SSCTI Limitation in Middle Layers: Shuffled input distributions in deep layers render phi correlation ineffective, necessitating a fallback to random initialization and losing the "correlation-based" advantage for non-first layers.
Accuracy Gains vs. Sparsity: The method prioritizes ultra-high sparsity, which may limit the accuracy ceiling on certain specific tasks compared to less sparse alternatives.
Reliance on Surrogate Gradients: While regrowth is gradient-free, weight updates still depend on surrogate gradients, meaning approximation errors in SNN training are not fully bypassed.
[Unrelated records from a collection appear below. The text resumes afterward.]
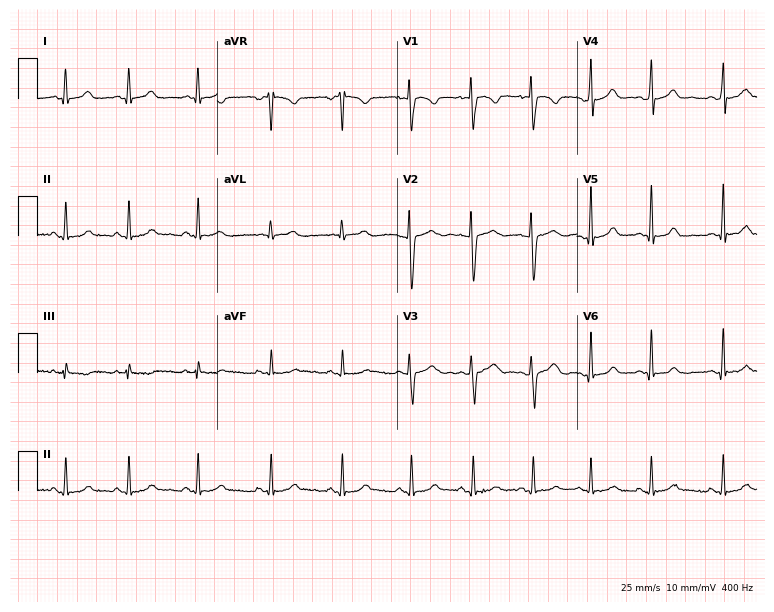
ECG (7.3-second recording at 400 Hz) — a 19-year-old female patient. Labelled as a normal ECG.
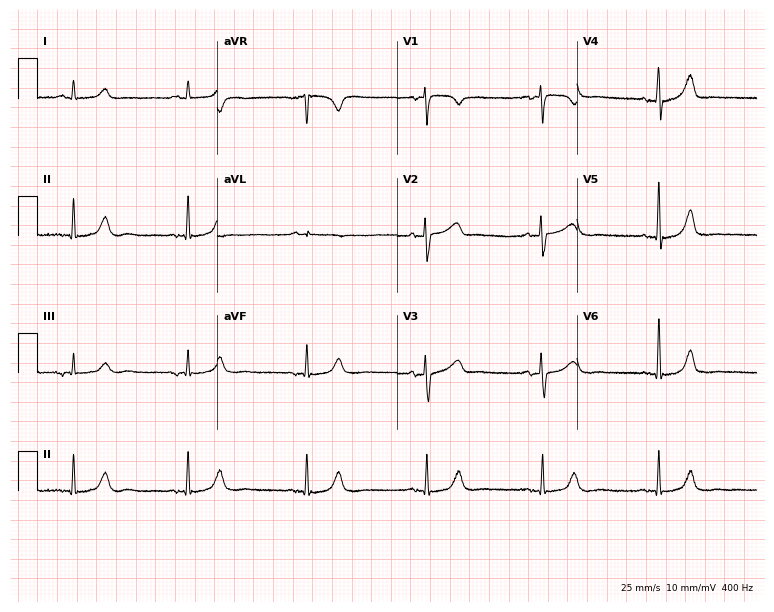
12-lead ECG from a 54-year-old woman. Shows sinus bradycardia (a sinus rate of 50 beats per minute or less).
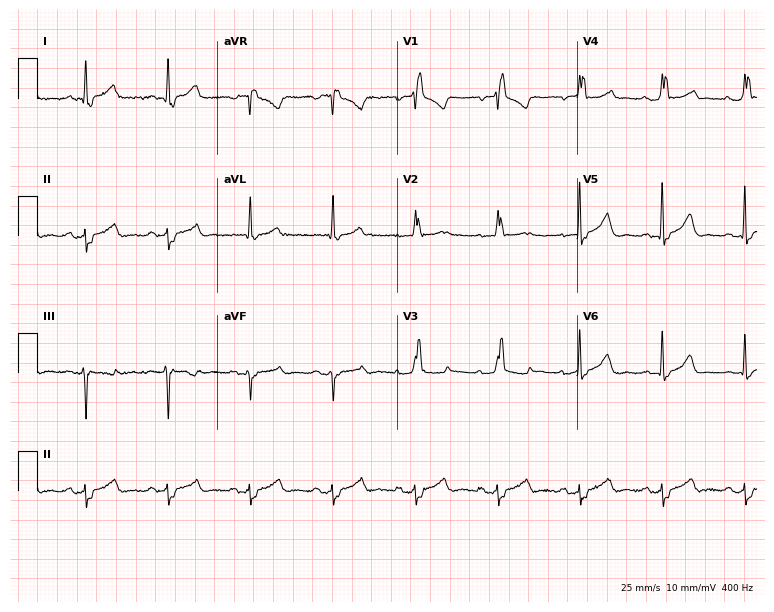
Resting 12-lead electrocardiogram (7.3-second recording at 400 Hz). Patient: a 62-year-old female. The tracing shows right bundle branch block.
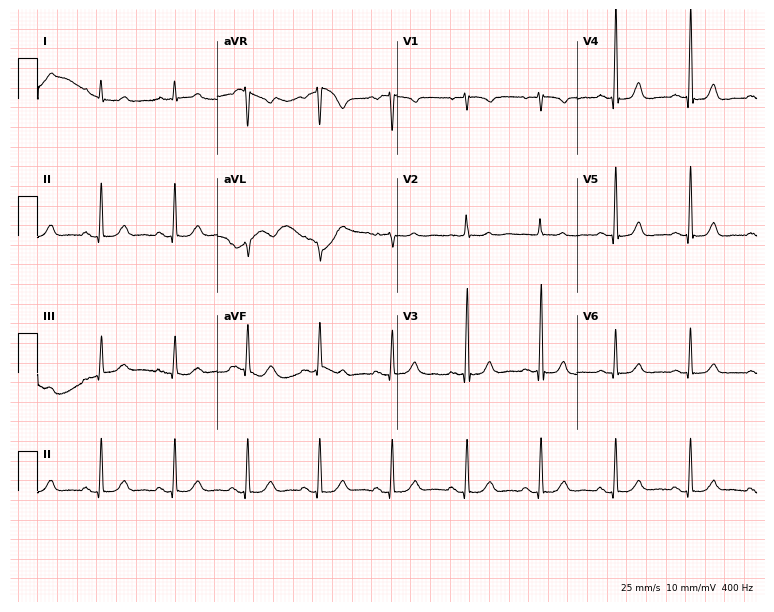
Electrocardiogram, a female, 71 years old. Overall reading on record: normal ECG.

CH3-L3 Computational Cost: Enumerating common neighbors along length-3 paths can be expensive for large-scale layers. While hardware energy on the edge is low, the training-time overhead of regrowth requires further optimization or caching.
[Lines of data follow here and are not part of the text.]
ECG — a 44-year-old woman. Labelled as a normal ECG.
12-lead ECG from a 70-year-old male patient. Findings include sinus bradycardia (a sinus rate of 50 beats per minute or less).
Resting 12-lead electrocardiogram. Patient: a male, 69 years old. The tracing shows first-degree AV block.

vs. SD-SNN / DPAP (Biological Plasticity): These methods use synapse elimination and regrowth based on brain development; they often achieve higher accuracy gains but struggle to push sparsity beyond 60%–70%. CH-SNN pushes this to 94%–99%.
vs. Grad R / Deep R (Gradient-based Sparse Training): These rely on weight signs or adjusted gradients for regrowth. CH-SNN's topology-based regrowth is more robust under ultra-sparse conditions where SNN gradient noise is extreme.
vs. CHT / CHTs (Cannistraci-Hebb for ANNs): CHT used CH3-L3 on ANNs to outperform FC models with 1% connectivity. This work represents the first systematic adaptation to SNNs, introducing SSCTI, SSWI, and hybrid LRS to handle SNN-specific temporal sparsity and LIF thresholding.

Rating¶

Novelty: ⭐⭐⭐⭐⭐ First systematic adaptation of gradient-free CH theory to SNN sparse training.
Experimental Thoroughness: ⭐⭐⭐⭐ Solid multi-dataset and chip-based evaluation, though some ablation studies are relegated to the appendix.
Writing Quality: ⭐⭐⭐⭐ Clearly explains the four-stage framework and math; concepts like CH3-L3 are well-defined.
Value: ⭐⭐⭐⭐⭐ High-impact for edge neuromorphic AI, providing significant energy savings without accuracy loss.